SAN DIEGO (KGTV) -- A new study released Tuesday suggests the COVID-19 vaccine made by Johnson & Johnson produces significantly weaker antibody defenses to the delta variant compared to the original virus.
However, several experts told ABC 10News the results are far from proof that the one-dose vaccine is ineffective against the variant in the real world.
The study by a team at New York University prompted a flurry of concerned headlines Tuesday. The New York Times initially published a report titled, “One Dose of J.&J. Vaccine Is Ineffective Against Delta, Study Suggests.”
The paper later changed the title to “J.&J. Vaccine May Be Less Effective Against Delta, Study Suggests.”
The NYU scientists drew blood from 10 people who got the J&J vaccine and put their protective antibodies in a dish.
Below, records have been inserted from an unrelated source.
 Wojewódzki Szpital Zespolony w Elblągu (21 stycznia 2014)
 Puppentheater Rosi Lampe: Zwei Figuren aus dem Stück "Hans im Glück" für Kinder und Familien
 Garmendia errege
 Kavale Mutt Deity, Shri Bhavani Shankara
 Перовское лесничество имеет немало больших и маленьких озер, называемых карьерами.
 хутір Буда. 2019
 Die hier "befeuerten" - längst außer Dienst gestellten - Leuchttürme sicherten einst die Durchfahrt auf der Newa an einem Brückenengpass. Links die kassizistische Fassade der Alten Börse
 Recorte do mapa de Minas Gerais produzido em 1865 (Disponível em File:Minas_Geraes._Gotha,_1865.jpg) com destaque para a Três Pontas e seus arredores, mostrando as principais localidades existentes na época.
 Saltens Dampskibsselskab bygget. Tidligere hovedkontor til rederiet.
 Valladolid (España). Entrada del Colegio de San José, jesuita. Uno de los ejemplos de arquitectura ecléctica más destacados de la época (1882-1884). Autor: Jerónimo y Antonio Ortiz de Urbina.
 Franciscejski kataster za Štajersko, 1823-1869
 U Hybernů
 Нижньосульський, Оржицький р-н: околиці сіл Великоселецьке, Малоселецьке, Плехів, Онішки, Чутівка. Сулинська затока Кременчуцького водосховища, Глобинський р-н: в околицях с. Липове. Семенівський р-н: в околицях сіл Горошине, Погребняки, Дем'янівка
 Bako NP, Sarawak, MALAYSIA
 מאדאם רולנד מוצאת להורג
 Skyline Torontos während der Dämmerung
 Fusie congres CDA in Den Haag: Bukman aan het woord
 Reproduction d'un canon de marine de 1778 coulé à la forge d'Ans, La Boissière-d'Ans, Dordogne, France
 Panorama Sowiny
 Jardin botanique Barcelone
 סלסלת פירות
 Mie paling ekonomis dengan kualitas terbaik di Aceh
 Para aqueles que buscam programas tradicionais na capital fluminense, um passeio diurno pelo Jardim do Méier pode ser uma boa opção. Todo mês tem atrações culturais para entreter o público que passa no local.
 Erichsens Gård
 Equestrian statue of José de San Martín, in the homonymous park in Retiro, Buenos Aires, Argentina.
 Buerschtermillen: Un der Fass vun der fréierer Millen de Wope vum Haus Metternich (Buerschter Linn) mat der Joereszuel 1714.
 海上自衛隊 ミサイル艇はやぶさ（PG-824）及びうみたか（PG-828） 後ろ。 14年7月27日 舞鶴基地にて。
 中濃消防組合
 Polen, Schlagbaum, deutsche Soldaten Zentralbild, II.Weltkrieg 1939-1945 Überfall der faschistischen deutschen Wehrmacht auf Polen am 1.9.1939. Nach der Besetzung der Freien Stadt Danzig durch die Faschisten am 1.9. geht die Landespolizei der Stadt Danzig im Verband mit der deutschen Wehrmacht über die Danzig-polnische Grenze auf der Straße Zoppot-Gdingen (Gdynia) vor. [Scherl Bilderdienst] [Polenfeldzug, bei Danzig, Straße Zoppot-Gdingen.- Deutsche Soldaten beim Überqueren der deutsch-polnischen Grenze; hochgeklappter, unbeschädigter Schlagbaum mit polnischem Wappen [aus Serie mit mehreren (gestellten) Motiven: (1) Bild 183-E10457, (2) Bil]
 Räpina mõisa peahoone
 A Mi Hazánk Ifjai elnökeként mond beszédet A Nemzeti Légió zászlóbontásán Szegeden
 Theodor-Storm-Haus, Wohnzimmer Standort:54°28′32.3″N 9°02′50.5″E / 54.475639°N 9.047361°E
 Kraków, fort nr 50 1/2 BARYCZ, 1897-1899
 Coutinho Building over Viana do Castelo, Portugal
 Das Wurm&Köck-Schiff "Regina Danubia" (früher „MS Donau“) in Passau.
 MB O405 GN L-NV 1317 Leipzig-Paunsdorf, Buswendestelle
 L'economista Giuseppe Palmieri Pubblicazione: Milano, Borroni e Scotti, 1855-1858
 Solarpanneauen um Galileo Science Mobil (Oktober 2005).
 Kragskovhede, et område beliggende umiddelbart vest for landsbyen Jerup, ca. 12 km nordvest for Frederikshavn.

Then, they introduced different COVID variants to see how well the antibodies stopped them.
On average, the team found J&J was about 7 times weaker against delta than the original strain. It was a much bigger drop-off than the ones seen in people who got Pfizer or Moderna. The results have not yet undergone peer review.
J&J is the only one-dose COVID vaccine in the U.S. The authors of the paper suggested that people who got the shot may benefit from a second dose.
Outside experts like UC San Francisco’s Dr. Peter Chin-Hong said it’s too soon to make that leap.
“You can't necessarily extrapolate laboratory-based studies to what happens in real life,” he said.
That’s because vaccines create more defenses than just antibodies. They also train living cells called Killer T cells and Helper T cells. The three branches work together like branches of the military: the army, the navy and the air force.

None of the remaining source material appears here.